Nei cibi fermentati l’acidità è generata da batteri, che abbattendo e trasformando gli zuccheri presenti ne agevolano la maggiore durata, e quindi la conservazione; e inoltre l’assimilazione e l’assorbimento dal sistema digestivo. Fra essi lo yogurt già citato, il miso, il kefir, il lievito madre.

Processo di fermentazione particolare riguarda il vino. 

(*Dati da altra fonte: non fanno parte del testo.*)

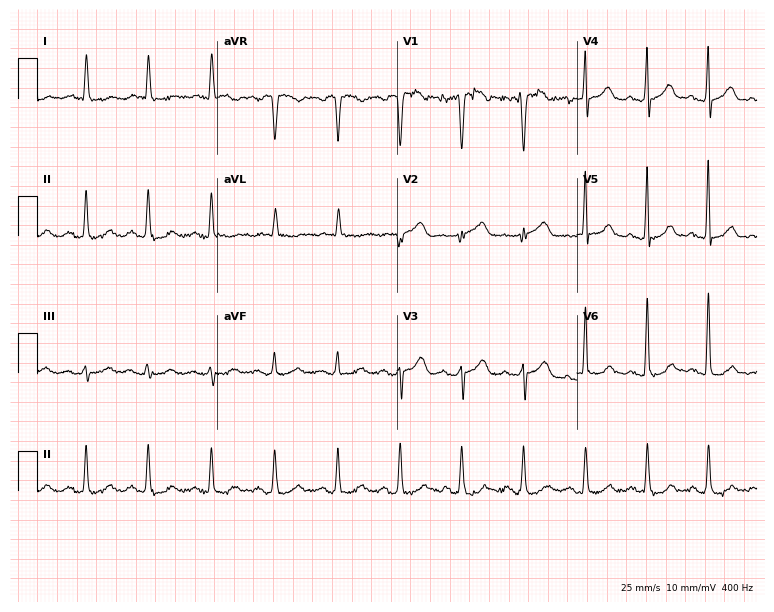
ECG — an 84-year-old woman. Screened for six findings — first-degree AV block, right bundle branch block (RBBB), left bundle branch block (LBBB), sinus bradycardia, atrial fibrillation (AF), sinus tachycardia — none is recorded.

Hanno invece acidità naturale, riferibile soprattutto alla presenza dell’acido citrico, la frutta e in particolar modo gli agrumi: il primato va al pompelmo, e poi arancia e mandarino; fra gli ortaggi molto acido è il pomodoro. Seguono in ordine sparso fagioli, nespola, kiwi, fragola e lampone, uva.

Cibi acidi

Oltre a quelli di origine animale, vanno citati la pasta e i prodotti da forno come pane e pizza derivanti dalla trasformazione dei cerali. I quali hanno effetti acidificanti soprattutto se subiscono processi di raffinazione: meglio di gran lunga quelli integrali.

Qualche pregio

Chi non ama affatto il gusto acido, ne consideri comunque una doppia utilità. La sensazione di acido che si prova in taluni assaggi di cibo può essere attivata da meccanismi difensivi dell’organismo, che ci mettono in guardia sul rischio di ingerire sostanze dannose perché degradate, acide perché “andate a male”, o “scadute”.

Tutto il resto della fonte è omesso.